## This file implements a splitter for the training set, to avoid hitting OpenAI rate limits.

### Install Libraries

In [1]:
%pip install pandas

Note: you may need to restart the kernel to use updated packages.


### Imports

In [2]:
import os
import pandas as pd

### Read training dataset (EN)

In [3]:
df_train = pd.read_csv('data/train.csv')
df_train = df_train.drop(columns=['Unnamed: 0'])

In [4]:
df_train

Unnamed: 0,context,question,answerA,answerB,answerC,correct
0,"Even though she had homework to do that night,...",What will Jesse want to do next?,read homework to Skylar,help Skylar finish,skip her studying,B
1,"After school, Casey met the friend at a bar so...",Why did Casey do this?,have a good idea of the material,goof around with a friend,have a few drinks and leave,A
2,Jesse went quickly to their mother and their m...,How would Jesse feel afterwards?,wasting their time,that they are a good child,that their mother always calls them,B
3,Robin knew that Kai really wanted her to the l...,Why did Robin do this?,paid her to say that she liked it,she never really liked Kai or her fashion,she knew Kai wanted Robin to like the outfit,C
4,Addison slept well last night after playing ba...,Why did Addison do this?,regain her energy,hit a home run,run the bases,A
...,...,...,...,...,...,...
33405,Quinn had a research paper due at midnight.

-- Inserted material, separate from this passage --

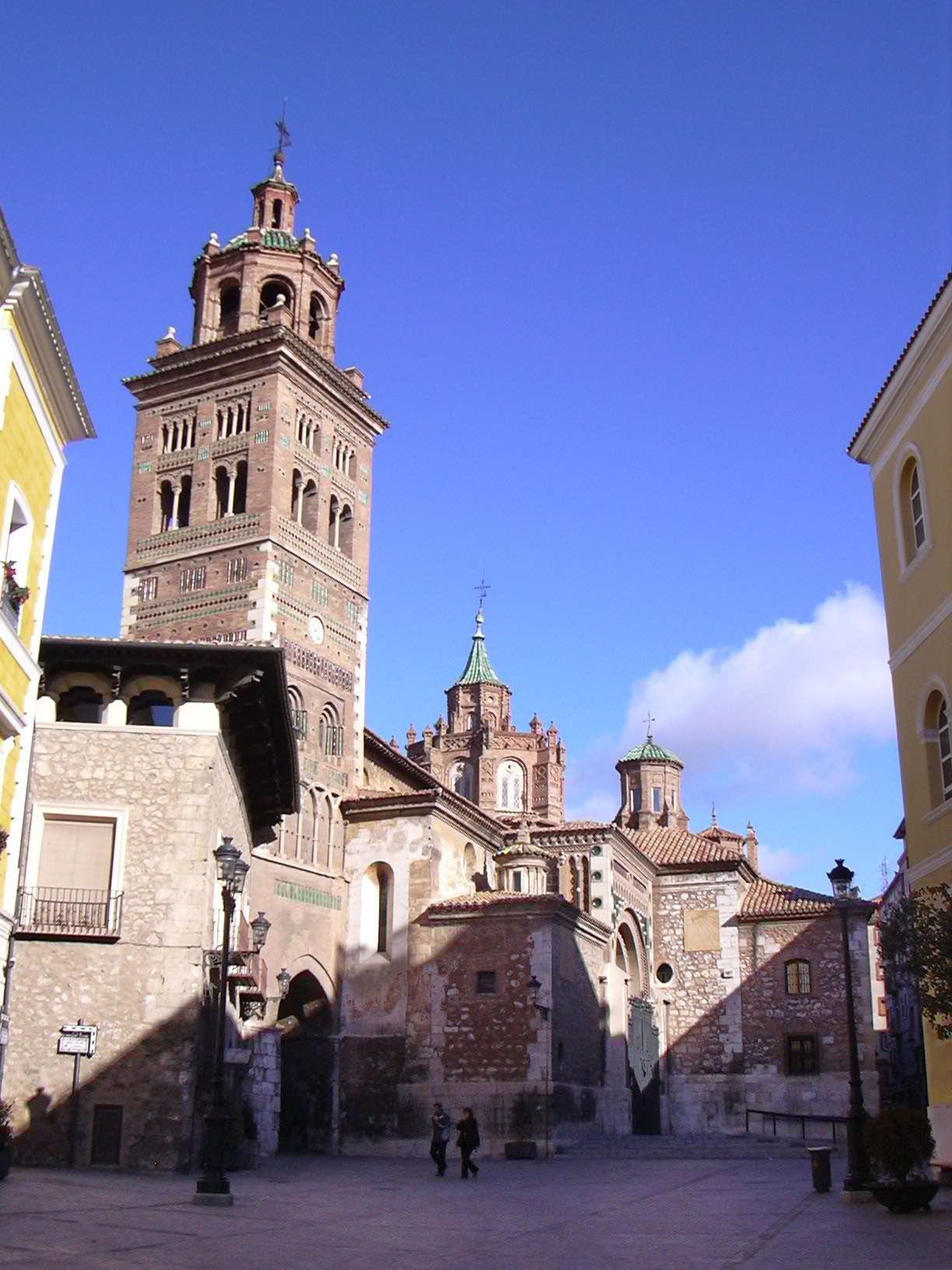 Teruel - Fachada de la catedral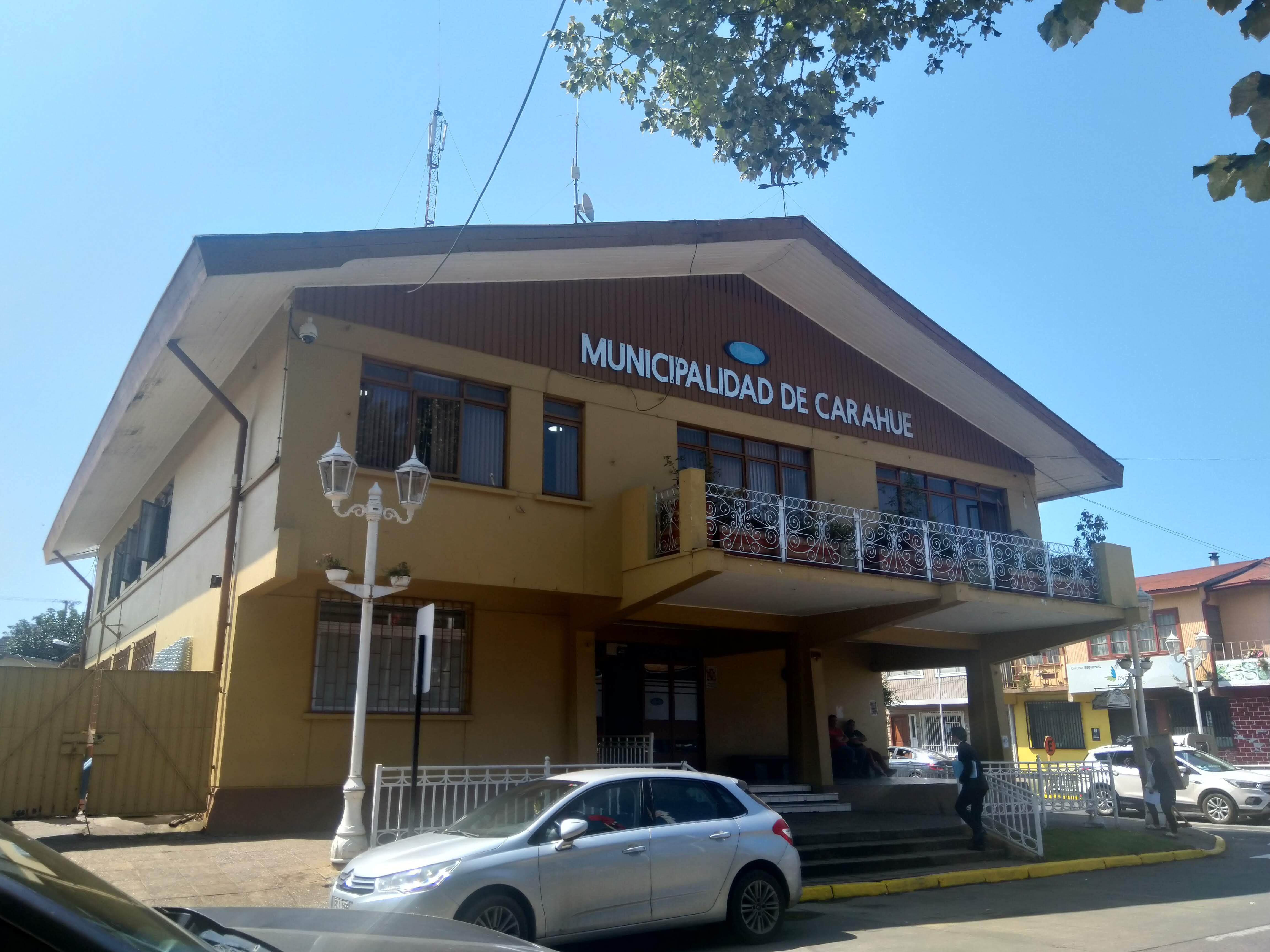 Frontis del edificio de la Municipalidad de Carahue. Región de la Araucania

Qu...,What will Quinn want to do next?,wait till the elast minute,start the project at midnight,try to finish their paper,C
33406,Ash made some new friends on the first day in ...,Why did Ash do this?,grab a coke with his new friends,do HW with his new friend,be sociable,C
33407,Carson decided to try online dating so he foun...,What does Carson need to do before this?,get married before this,decide to date before this,finish school before this,B
33408,Jesse put the turkey in the fridge for it to t...,How would Others feel as a result?,hungry,thirsty,anticipatory,C


### Split the source language training set in chunks of 5k rows

In [5]:
def df_splitter(df):
    chunk_size = 5000
    chunks = []

    for i in range(0, len(df), chunk_size):
        chunk = df.iloc[i:i+chunk_size]
        chunks.append(chunk)

    # create new DataFrames for each chunk
    df_chunks = [pd.DataFrame(chunk) for chunk in chunks]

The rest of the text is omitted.